Let's stop parser Hell

Sat Jul 7 23:03:21 PDT 2012

On Sunday, 8 July 2012 at 01:15:31 UTC, David Piepgrass wrote:
> I'm not seeing any tremendous error-handling difficulty in my 
> idea. Anyway, I missed the part about information being thrown 
> away...?

(I will use the word "you" to refer to some abstract person or 
compiler.)

Error handling could mean either error reporting and stopping 
after the first error, or reporting several errors and continuing 
parsing + semantic analysis whenever possible, so that the user 
would get partial functionality like code completion, information 
about method overloads, or "go to definition" / find all usages, 
etc.

The first method is the less powerful option, but still requires 
constructing a meaningful error message which could help the user.

There are many possible error recovery strategies. For example, 
you might decide to insert some token according to the parsing 
information available up to the moment when error is discovered, 
if that would fix the problem and allow to continue parsing. 
Another option is to ignore a series of further tokens (treat 
them a whitespace, for example), until parser is able to continue 
its work. Also there are many heuristics for typical error 
situations.

All of these can only be performed if parser gathers the syntax 
information which can be inferred from source code according to 
the grammar rules.

In stage 2 you have only performed some basic analysis, like, 
e.g., matched braces to define some hierarchy. This means that at 
the time when you find a missing brace, for example, you cannot 
tell anything more than that braces don't match. Or, if the user 
inserts a brace in an incorrect location, it is only possible to 
say that it is either missing somewhere and somewhere else 
another brace is missing, or that it is missing in one place, and 
some other brace is redundant. In many cases you won't even 
notice that a brace is incorrectly placed, and pass the resulting 
tree to the 3rd stage. You don't take any hint from grammar about 
the exact locations where some token should be present.
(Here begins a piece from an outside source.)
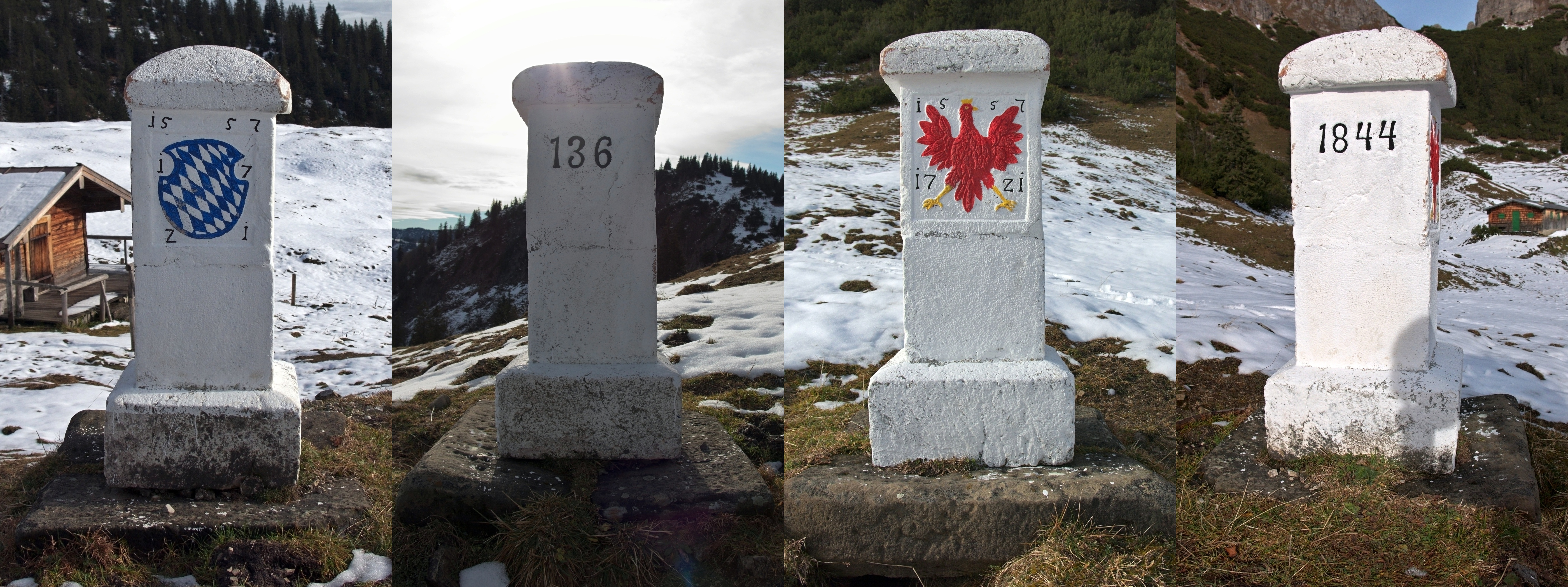 Grenzstein Bayern Tirol 1557/1771/1844 Nr.136

Now, stage 3 heavily depends on the output of stage 2. As I 
demonstrated in some examples, it could get the output which 
implies incorrect structure, even if that has not been found in 
the previous stage. You would need to analyze so much information 
attempting to find the real roots of a problem, that effectively 
it would involve duplicating (implicitly) the logic of previous 
stage, but with combinatorial complexity growth.

The problems you would need to deal with are much more complex 
than I described here. So you wouldn't be able to deliver error 
recovery at all, or (if you could) it would be either trivial or 
would require needlessly complex logic. Breaking the system at 
the wrong boundary (when the number of dependencies that cross 
the boundary is large) always introduces artificial complexity.
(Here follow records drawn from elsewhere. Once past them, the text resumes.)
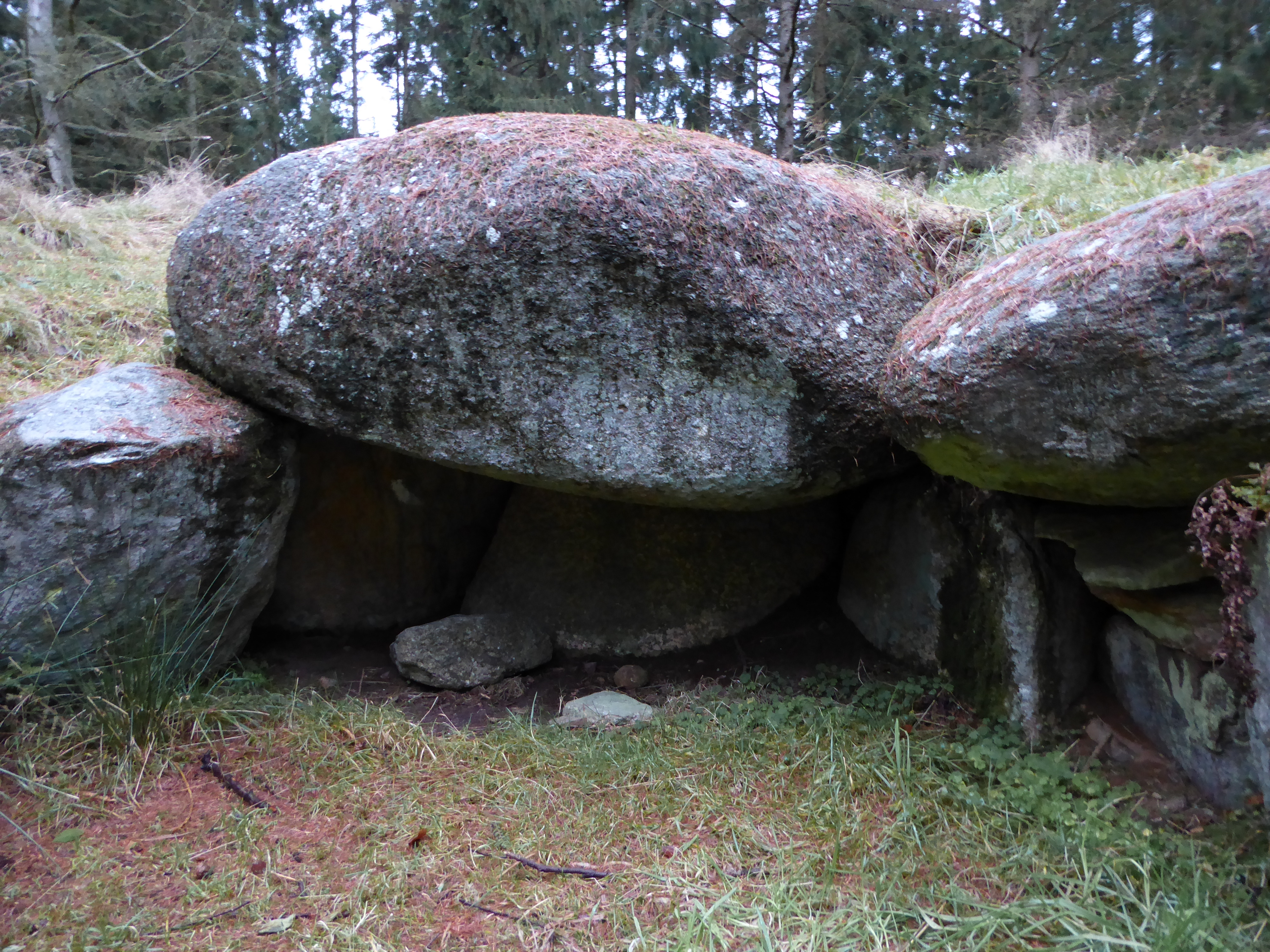 Et kig ind under den tilbageværende dæksten i Røverstuen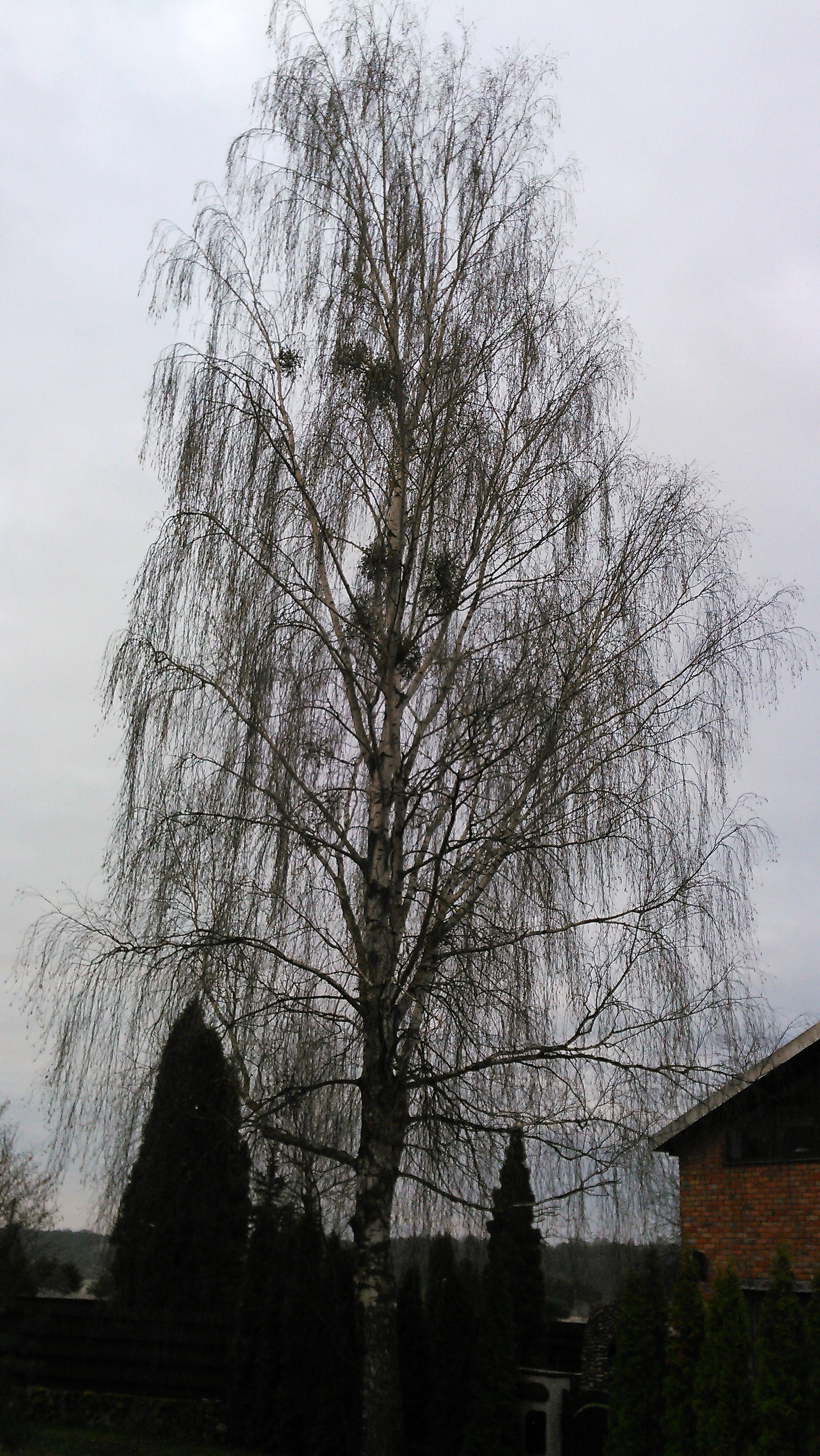 Kulautuva, Kauno raj.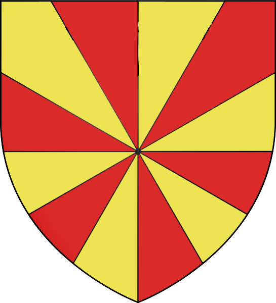 Gironné d'or et de gueules à douze pièces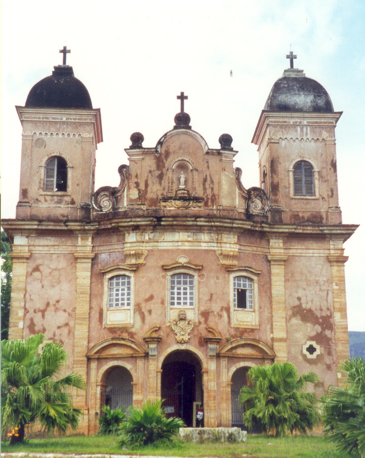 "Igreja de São Pedro dos Clérigos" in MAriana, Brazil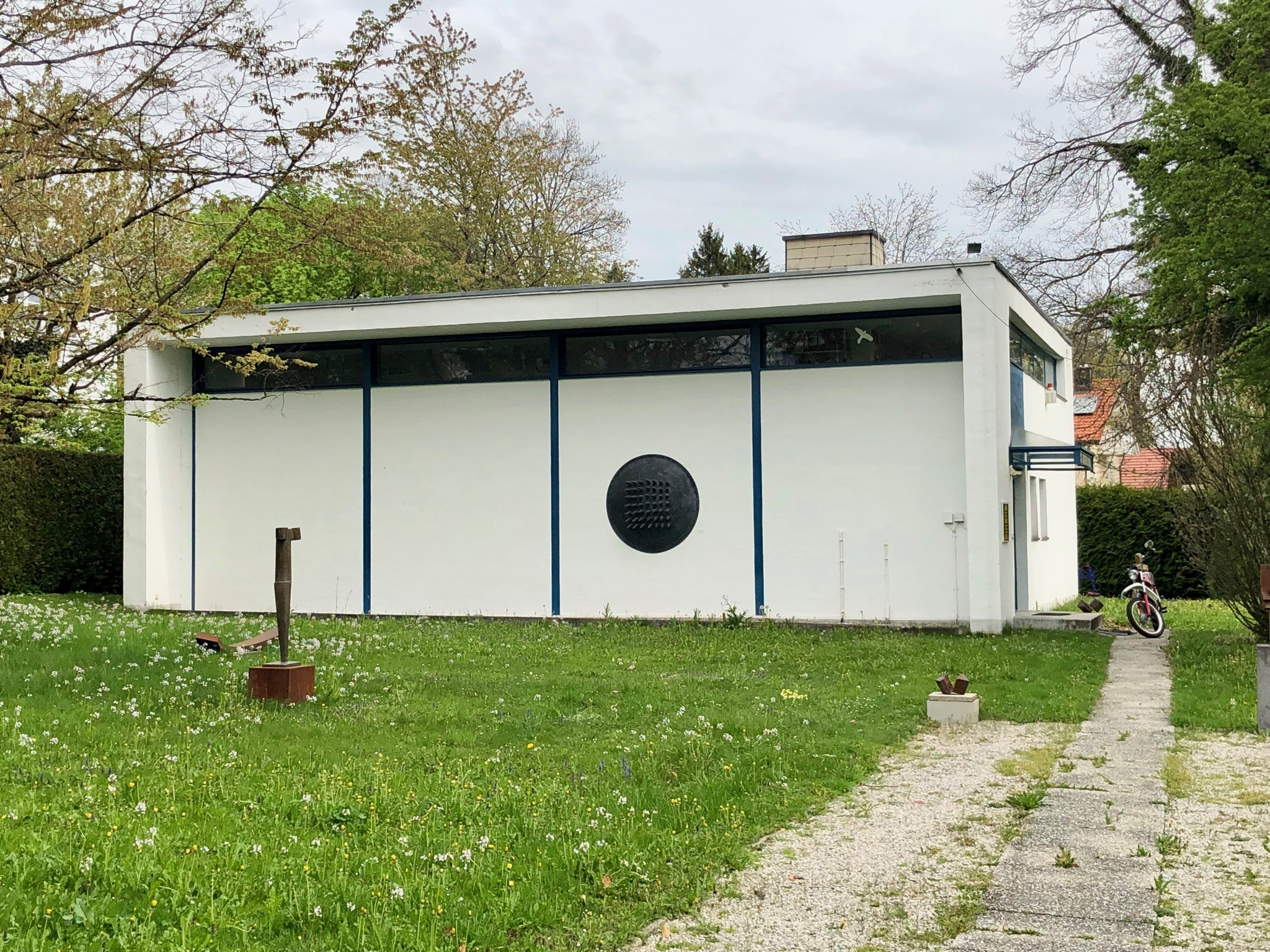 Atelierhaus des Malers Fritz Winter: freistehender, kubischer Flachdachbau mit großem Altelierfenster nach Norden und umlaufendem Lichtband, von Gustav Hassenpflug, 1961/62

Described above is the illustration of what I call information 
loss. I may have described something not as clearly as needed, 
but I didn't have the goal to provide a thorough and verifiable 
analysis. I speculated and simplified a lot. If you decide to 
ignore this, it is not a problem and I don't state that you will 
fail any of your goals. Just admit that __for me__ this approach 
is not a viable option. Everything written above is IMHO and 
there may be many ways to resolve the problems with various 
degrees of success.